The CONSTANCES Cohort project has been approved by the authorisation of the National Data Protection Authority (Commission nationale de l’informatique et des libertés—CNIL). CNIL verified that before inclusion, clear information is provided to the eligible subjects (presentation of CONSTANCES, type of data to be collected, ability to refuse to participate, informed consent, etc).
Measures
Long working hours were elicited by the following survey question: “Do you have or have you had a daily working time (excluding travel) of more than 10 hours on at least 50 days per year?” with yes/no response options. Of those responding yes, the timing of exposure was requested (starting and ending years of participant’s exposure). We were able to record up to three episodes, and from this information, we determined a total dose of exposure (in years) and whether the participant was formerly (yes/no) or currently (yes/no) exposed.

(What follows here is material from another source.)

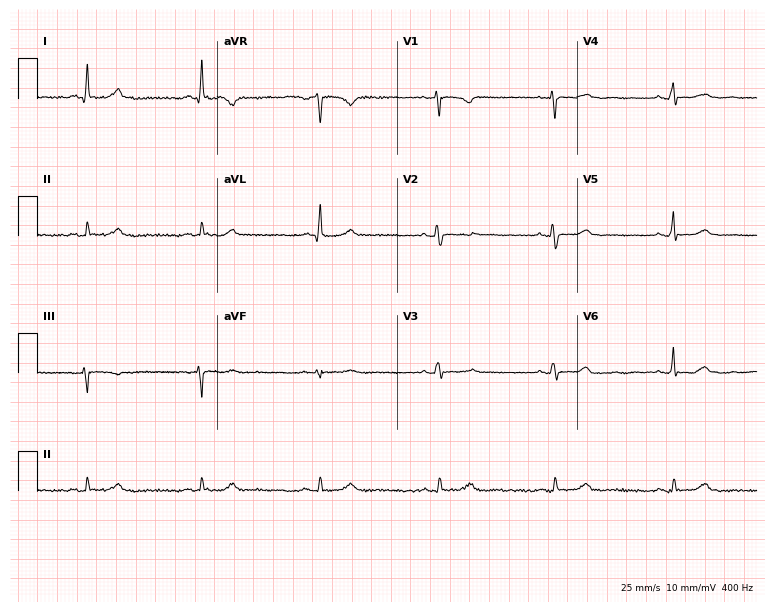
Resting 12-lead electrocardiogram. Patient: a female, 32 years old. Read as a normal ECG.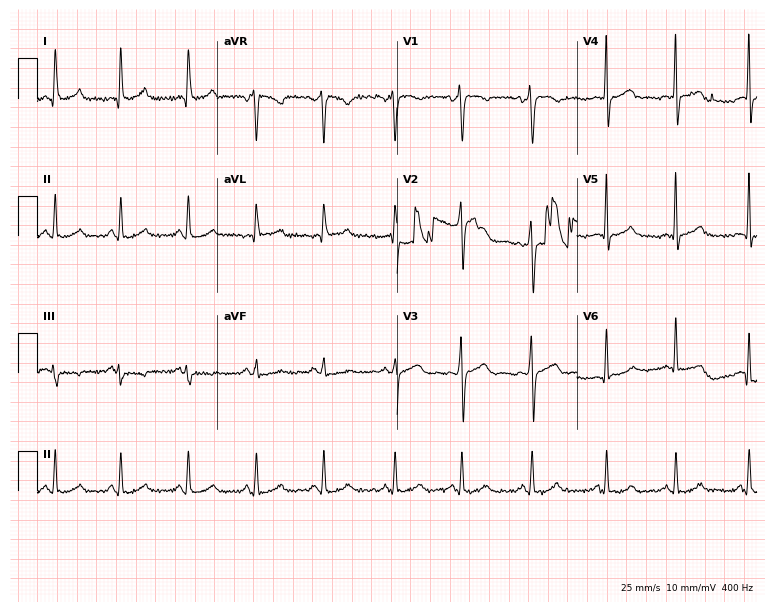
12-lead ECG from a 29-year-old woman. Recorded interpretation: within normal limits.

Risk markers were assessed during a health examination, which was standardised according to standard operating procedures in order to guarantee high-quality physiological data despite unequal conditions (see details23). We calculated BMI from weight and height measurements (weight kg/height m2). We measured waist circumference and hip circumference and calculated waist:hip ratio. Systolic and diastolic blood pressure was measured after 5 min rest with a 2 min break between measurements. The highest value was used for analyses. We calculated pulse pressure as systolic minus diastolic blood pressure. Lung function was assessed by spirometry, which was performed with three measures each of FVC and FEV. For both of these, we used the highest of the three measurements.24
Participants were instructed to fast for 12 hours before the blood test, which was taken between 8:00 and 10:00. Valid lipid and glucose values require a minimum of 8 hours of fasting, which 71 375 (94%) participants with clinical data adhered to. Laboratory tests included blood glucose, lipids (total cholesterol (TC), high-density lipoprotein (HDL) and triglycerides (TG)). Low-density lipoprotein (LDL) was derived from TC, HDL and TG as follows: TC−HDL−(TG/2.2). Gamma-glutamyltransferase (gamma GT) and alanine transaminase (ALT) were indicators of liver function, and blood creatinine was an indicator of kidney function. Other indicators were counts of white blood cells, haemoglobin and platelets.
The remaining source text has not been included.